Issue 10, 2019

Controlling blood sugar levels with a glycopolymersome

Abstract

Diabetes mellitus is a group of metabolic disorders with lifelong high blood sugar levels. Patients with diabetes must give themselves shots of insulin and/or other medication every day, usually accompanying poor blood sugar control and patient compliance. To meet this important challenge, we propose a noninsulin and drug-free strategy for long-acting regulation of blood sugar levels using a glycopolymersome that can reversibly sop up and squeeze out glucose in the blood stream.

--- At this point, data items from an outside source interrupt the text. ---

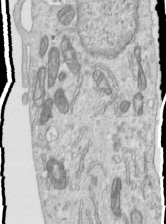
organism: Human
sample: Centriole in RPE cells
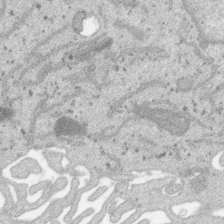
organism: Human
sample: Lung epithelial cells infected with SARS-CoV-2
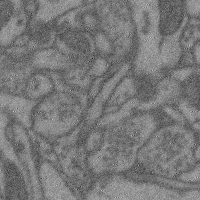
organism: Mouse
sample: Cerebral cortex
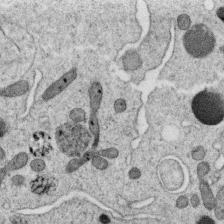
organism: C. elegans
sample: C. elegans oocyte; sperm cells
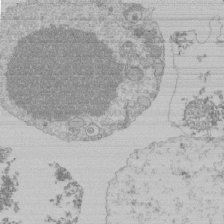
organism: Mouse
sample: Activated Pmel transgenic CD8+ T Cells
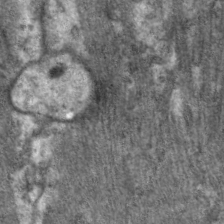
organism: C. elegans
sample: Pharynx
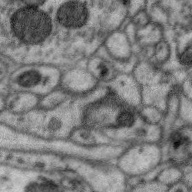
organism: Zebra finch
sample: Brain
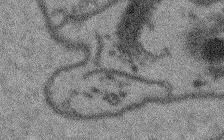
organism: Arabidopsis thaliana
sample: Root tip
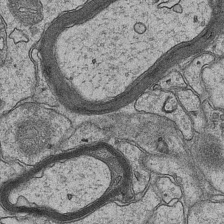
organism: Mouse
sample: CA1 Hippocampus
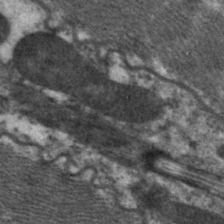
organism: C. elegans
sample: Pharynx
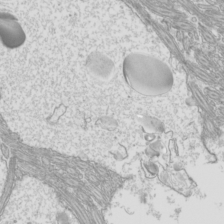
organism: Mouse
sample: Cilia; mouse epididymis
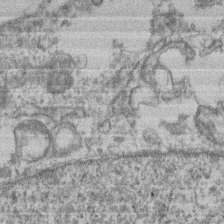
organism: Mouse
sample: T cell stromal cell synapse
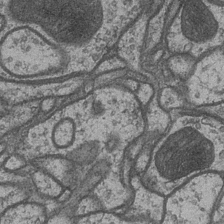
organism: Drosophila
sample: Optic medulla
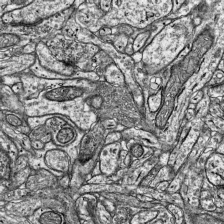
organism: Mouse
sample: Visual Cortex
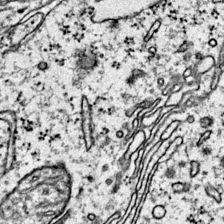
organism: Mouse
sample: Primary visual cortex
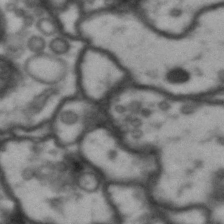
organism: Drosophila
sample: Brain
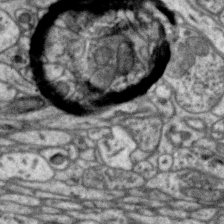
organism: Zebra finch
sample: Brain
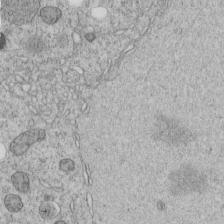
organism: C. elegans
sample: C. elegans embryo early stage
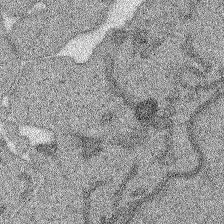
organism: Human
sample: HeLa cells
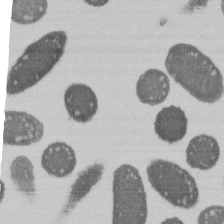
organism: E. coli
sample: Bacterial nucleoid
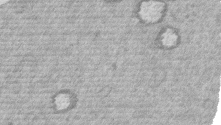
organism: Mouse
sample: Dividing mouse embryo 1 cell stage
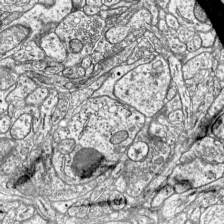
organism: Mouse
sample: Visual Cortex
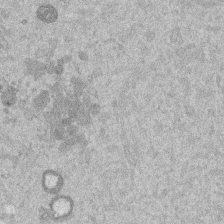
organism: Mouse
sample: Dividing mouse embryo 1 cell stage
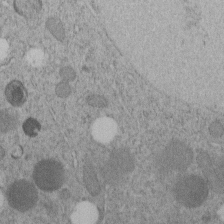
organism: C. elegans
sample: C. elegans embryo early stage
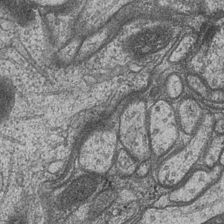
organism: Drosophila
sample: Optic medulla
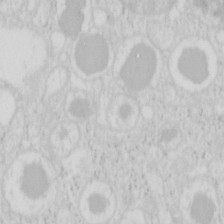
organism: Mouse
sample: Pancreas
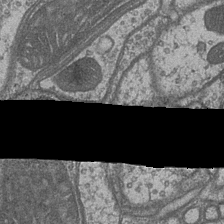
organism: Drosophila
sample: Optic medulla
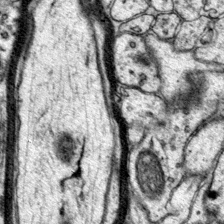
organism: Mouse
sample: Primary visual cortex
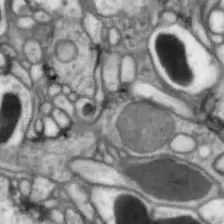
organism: Drosophila
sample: Optic lobe
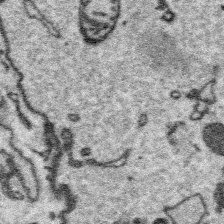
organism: Platynereis dumerilii
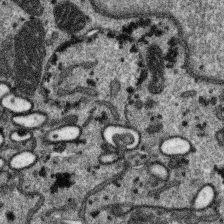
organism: Human
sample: Lung epithelial cells infected with SARS-CoV-2
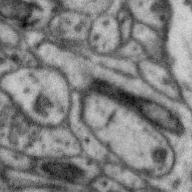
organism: Zebra finch
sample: Brain
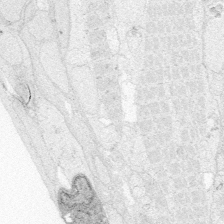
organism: Zebrafish
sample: Whole-Brain
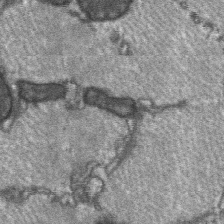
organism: C57BL Mouse
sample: Soleus
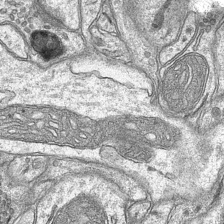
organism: Mouse
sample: CA1 Hippocampus
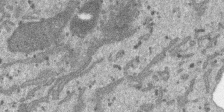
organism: Human
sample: Lung epithelial cells infected with SARS-CoV-2
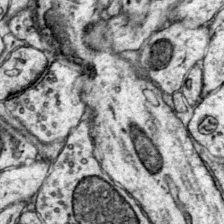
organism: Mouse
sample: Primary visual cortex
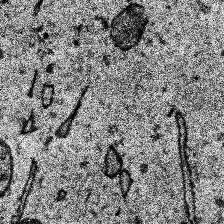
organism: Human
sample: Temporal Lobe
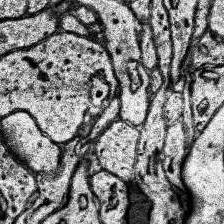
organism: Human
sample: Temporal Lobe
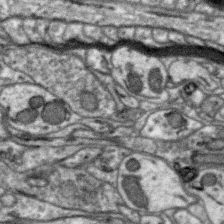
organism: Zebra finch
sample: Brain
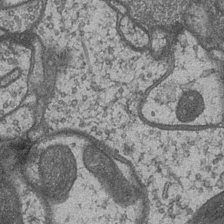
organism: Drosophila
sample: Optic medulla
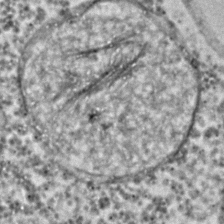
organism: C. elegans
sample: C. elegans embryo
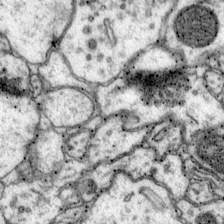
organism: Mouse
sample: Primary visual cortex
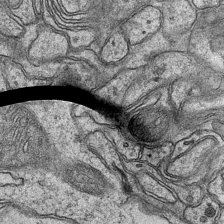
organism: Mouse
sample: CA1 Hippocampus
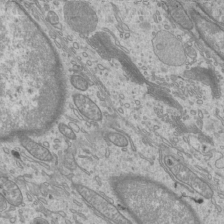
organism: Mouse
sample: Cilia; mouse epididymis
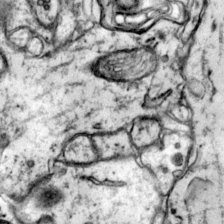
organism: Mouse
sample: Primary visual cortex
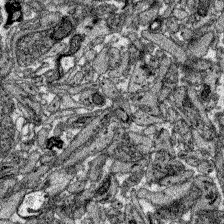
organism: Zebrafish
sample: Larval olfactory bulb
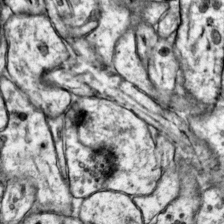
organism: Mouse
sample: Primary visual cortex
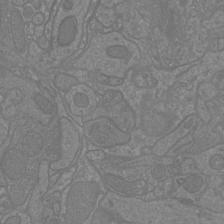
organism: Mouse
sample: Cortical neurons
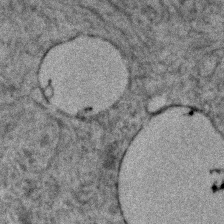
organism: Human
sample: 1205lu cells
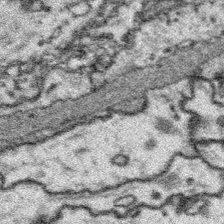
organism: Platynereis dumerilii
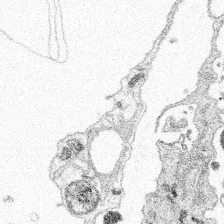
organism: Spongilla lacustris
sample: Multiple
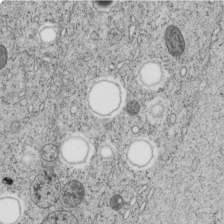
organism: C. elegans
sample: C. elegans embryo early stage
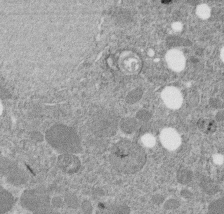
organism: C. elegans
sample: C. elegans embryo early stage
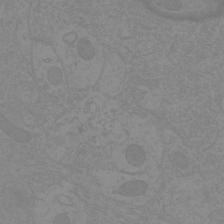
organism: Mouse
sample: Cortical neurons
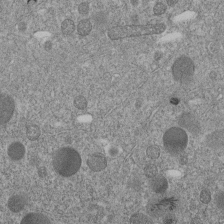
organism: C. elegans
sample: C. elegans embryo early stage
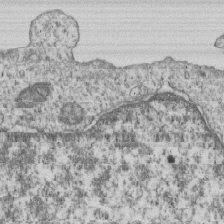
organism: Human
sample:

This glycopolymersome is self-assembled using a sugar and phenylboronic acid derivative-containing copolymer, poly(ethylene oxide)-block-poly[(7-(2-methacryloyloxyethoxy)-4-methylcoumarin)-stat-3-acrylamidophenylboronic acid-stat-N-acryloyl glucosamine] [PEO-b-P(CMA-stat-AAPBA-stat-AGA)]. As its AAPBA moiety dynamically binds to its glucosyl moiety and glucose in the blood stream, this glycopolymersome can function as a glucose storage device by reversibly substituting sugar: AAPBA actively tucks away extra glucose, releasing it gradually as the body needs it. Accordingly, it swells or shrinks in size at high/low glucose levels. In vitro, the critical glucose concentration for the handover between the uptake and the release is around 100 mg dL−1, which matches with normal human blood sugar levels (70–110 mg dL−1). In vivo, this displays excellent long-acting antidiabetic effects towards type 2 diabetic mice within 30 h upon one shot, showing no side effects. Overall, this ‘controlling sugar with sugar’ concept holds promise for designing a range of new nanosized devices to regulate blood sugar levels without medication.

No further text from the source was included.